DATA FOR ANALYSIS ->
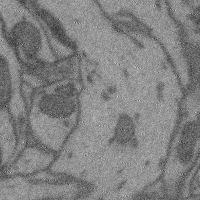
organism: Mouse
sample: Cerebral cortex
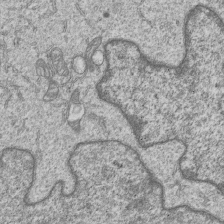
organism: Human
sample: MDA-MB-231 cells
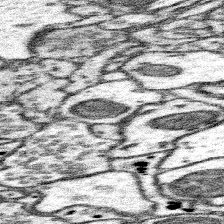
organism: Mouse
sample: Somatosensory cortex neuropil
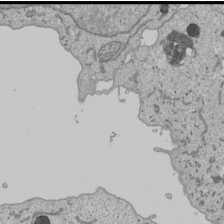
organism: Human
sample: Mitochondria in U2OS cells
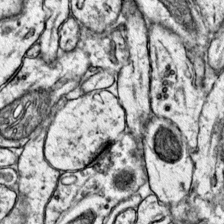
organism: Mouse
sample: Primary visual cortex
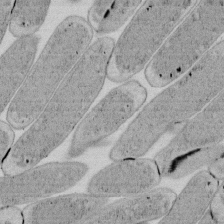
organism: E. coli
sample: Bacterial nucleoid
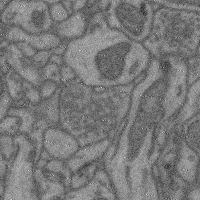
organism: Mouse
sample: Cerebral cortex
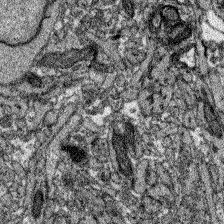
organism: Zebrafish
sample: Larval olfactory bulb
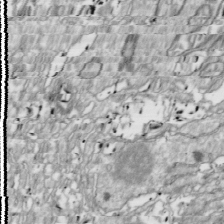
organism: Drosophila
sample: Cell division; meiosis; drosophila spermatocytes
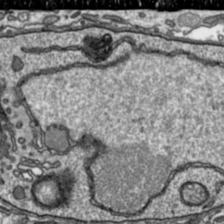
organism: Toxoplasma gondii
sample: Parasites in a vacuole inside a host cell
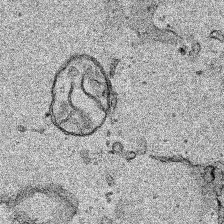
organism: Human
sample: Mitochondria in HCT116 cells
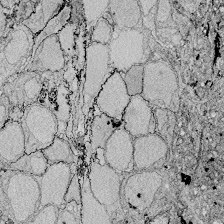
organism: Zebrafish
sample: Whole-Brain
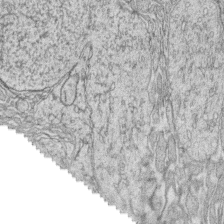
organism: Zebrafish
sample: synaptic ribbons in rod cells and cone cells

PROMPT -> Every line of the data above is to be set down word for word, with the pictures left out.

TASK RESULT ->
organism: Mouse
sample: Cerebral cortex
organism: Human
sample: MDA-MB-231 cells
organism: Mouse
sample: Somatosensory cortex neuropil
organism: Human
sample: Mitochondria in U2OS cells
organism: Mouse
sample: Primary visual cortex
organism: E. coli
sample: Bacterial nucleoid
organism: Mouse
sample: Cerebral cortex
organism: Zebrafish
sample: Larval olfactory bulb
organism: Drosophila
sample: Cell division; meiosis; drosophila spermatocytes
organism: Toxoplasma gondii
sample: Parasites in a vacuole inside a host cell
organism: Human
sample: Mitochondria in HCT116 cells
organism: Zebrafish
sample: Whole-Brain
organism: Zebrafish
sample: synaptic ribbons in rod cells and cone cells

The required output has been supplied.